Total Exposure
Page 11
Granted, the families I interacted with growing up weren’t typical in any way. They were celebrities. Royalty. High-powered political officials and blue-blood old money.
Their lives were nothing like mine.
So almost all of what I witnessed wasn’t anything close to a normal family. And it put a lot of ideas in my head.
My father’s words. Which was why I was not allowed to play with other children.
Maybe if I had played with children things would been different?
The first time I heard the word ‘vacation’ I was seven. Vacation. It baffled me that people didn’t get up and work every single day. I asked my mother about it and she grabbed me by the shoulders, spun me around, and marched me over to my father and said, “Your child wants to know what a vacation is.”

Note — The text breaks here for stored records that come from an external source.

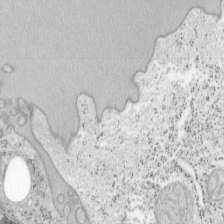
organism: Mouse
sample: OT-I killer T cells with ID8 ovarian cancer cells
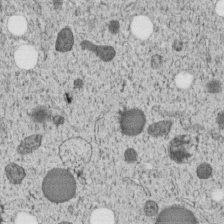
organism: C. elegans
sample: C. elegans embryo early stage
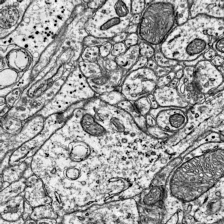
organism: Mouse
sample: Visual Cortex
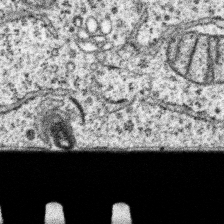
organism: Human
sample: HeLa cells
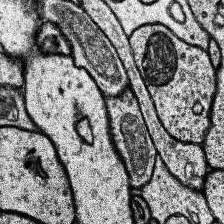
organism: Human
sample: Temporal Lobe
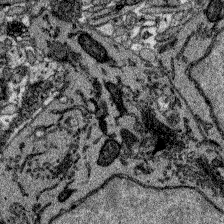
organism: Zebrafish
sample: Larval olfactory bulb
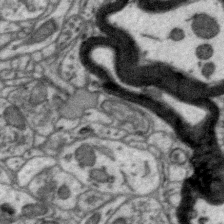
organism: Zebra finch
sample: Brain
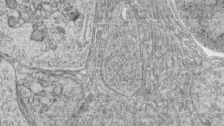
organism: Zebrafish
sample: synaptic ribbons in rod cells and cone cells
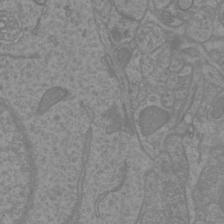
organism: Mouse
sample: Cortical neurons
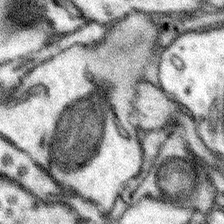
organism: Mouse
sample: Somatosensory cortex neuropil
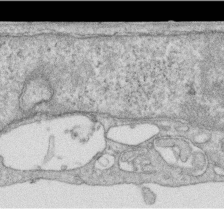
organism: Human
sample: Centriole in RPE cells
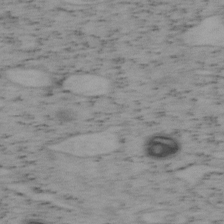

Whenever I did something that made my mother unhappy, she always called me Your Child. Your Child Rolaine. The first time I ever stepped into a school classroom I was ten. It was in the Philippines because we’d been living there for several months and the local authorities started coming around, asking questions. My father said they were looking for bribes, but I didn’t know what that meant back then and have no idea if it was true. But I went to school so my father didn’t have to pay hush money, as he called it, and when I was told to write my name on the top of a worksheet, I put Your Child Rolaine.
My father looked at me after my mother told him I wanted to know what vacation was. The same look he always gave me, one I assumed was fatherly well into my teens, but wasn’t. And he said, “A vacation is something we can’t afford.”
I remember being confused because I didn’t know what the word “afford” meant. So whenever people asked me things like, “Why don’t you have a home?” Or, “Why don’t you go to school?” I would reply, “Because we can’t afford one.” Even after I knew what “afford” meant, I still said that. It really pissed my mother off. Because of course we could afford one. Whatever “one” was, we could afford it. That’s why the word “vacation” didn’t exist in my family vocabulary.
I have no siblings. No cousins or aunts and uncles. I had grandparents once, on my mother’s side, but they both died when I was very young and I hardly remember them.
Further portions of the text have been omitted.